Charlie Munger puts it well:
‘Spend each day trying to be a little wiser than you were when you woke up. Discharge your duties faithfully and well. Step by step you get ahead, but not necessarily in fast spurts. But you build discipline by preparing for fast spurts… Slug it out one inch at a time, day by day, at the end of the day — if you live long enough — most people get what they deserve.’
Here are some good rules of thumb for you:
- The 90-Day Sprint: Spend your first 90 days working on your new path, skill, or project, daily with reckless abandon. You will learn more about not only what it takes to succeed, but whether or not you actually like doing it, than any amount of “research” or “studying” will teach you. Most people don’t even make it this far. If you do, odds are you’ll keep going. In the event the path really doesn’t seem like a great fit, you didn’t waste that much time.

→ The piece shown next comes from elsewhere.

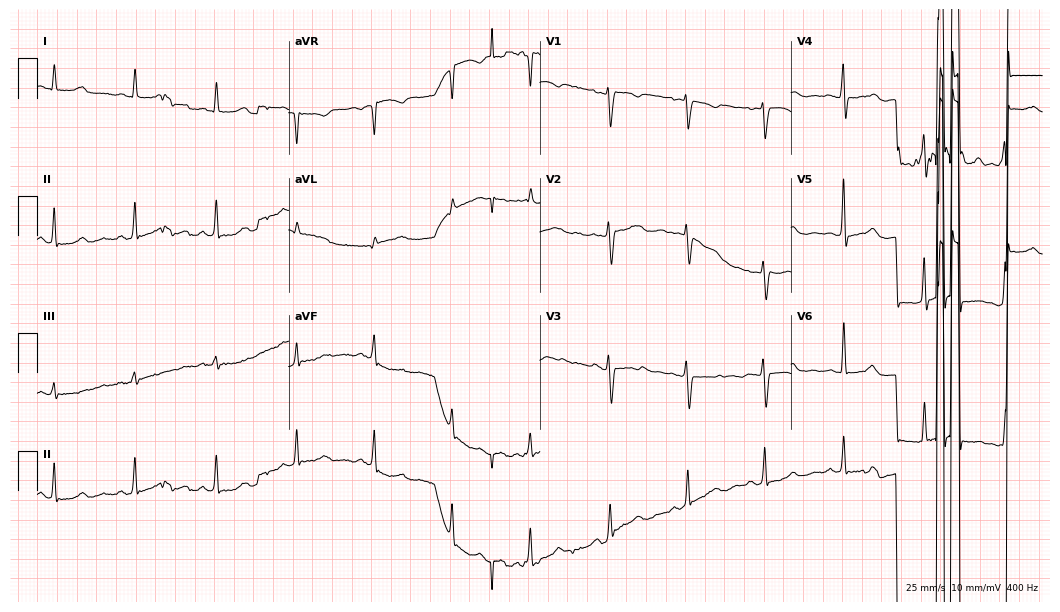
ECG — a male, 34 years old. Labelled as a normal ECG.

- The Rule of 100: Be willing to do something 100 times to get good at it. Write 100 blog posts. Shoot 100 videos (something I recently accomplished with my new YouTube channel), record 100 podcasts, pitch 100 potential new clients.
- 18-Month Cycle: Peter Drucker, business expert and author of Managing Oneself, talks about using 18-month benchmarks to track your overall progress. The length of time is long enough to give you enough ‘data’ but not so long that you create unrealistic goals.
- The One Thing: The One Thing, by Gary Keller, teaches a simple rule to help you stay focused and productive. Ask yourself the question “What’s the one thing you can do, such that by doing it, everything else will be easier or unnecessary?” You can use this system to reverse engineer long-term goals into actionable goals and key performance indicators (KPIs) to work on in the short to intermediate-term. Choose your one thing for 18 months, then for the quarter, then for each month, then for each week, then for each day.
I didn’t keep perfect track and progress of my career using all the systems above, but I did keep an intuitive sense of all of them while I focused on building my writing career to get where I am today.
Five years seems like a long time. It isn’t. When you break things down to the present moment and focus on the immediate future, you’ll look up five years later to see that you’ve achieved a level of progress even you didn’t think possible.
Your skills compound, like an investment account, and you’ll be orders of magnitude better than when you started. But you have to start.
I use this framework for every new goal or important decision. If I’m not willing to dedicate five years to it, I won’t do it. But when I do commit, I’m all the way in. And combining these five-year chunks leads to an insanely productive life.
You have that thing you want to do. You know what it is. You’re just scared.
You want to know whether or not it will work out beforehand. Trust me, if you have a decent amount of talent and enough work ethic to gradually get better over a period of five years, it’ll work. Now go.